NY NY | BAM Goes Punk, "Rattle" Takes Iraq to Cali and those Ubiquitous Summer Fests

New Yorkers fled from the city in droves during the long Independence Day weekend, but for those left behind to deal with the heat had a few options on the film front. The 4th annual Afro-Punk Festival combined music and film with race awareness, and the documentary “Full Battle Rattle” showed off a bizzaro-Iraq where all the blood is fake. And for those looking for further entertainment, peruse the abbreviated guide to this summer’s outdoor movies.

Punk BAM

The 4th annual Afro-Punk Festival got started at BAM, appropriately enough for a festival celebrating independence, on July 4, kicking off 10 days of music, skating and films for rockers of color.

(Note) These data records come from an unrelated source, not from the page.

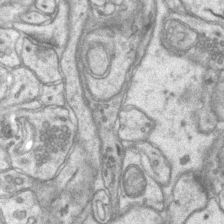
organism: Mouse
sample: CA1 Hippocampus
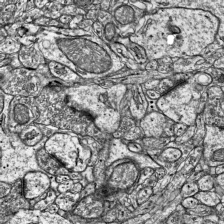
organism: Mouse
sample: Visual Cortex
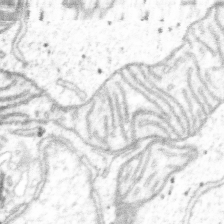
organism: Human
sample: HeLa cells
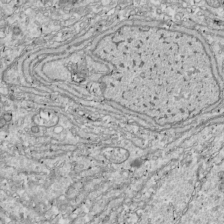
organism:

Ruby Dee showed up for a Q&A for her 1968 film “Up Tight!,” a story of black revolutionaries made in the aftermath of Martin Luther King‘s assassination, while at the neighboring parking lot, skaters and BMX bikers thrilled out on the ramps and half-pipes of the makeshift skate park (I saw three kids wipe out in 5 minutes and couldn’t watch any more), listening to the free shows by a bevy of bands.

The festival was founded by director James Spooner, after the tremendous response to his documentary “Afro-Punk” at BAM’s African Diaspora Film Festival. “We had been screening Afro-Punk around the country, along with band performances for about a year,” says Spooner, “When BAM gave me a weekend for a film festival, my partner Matthew and I came up with the idea of having a music festival independent of the films. We had bands at CBGBs, the Delancey Lounge. Ever since, this thing has really grown.”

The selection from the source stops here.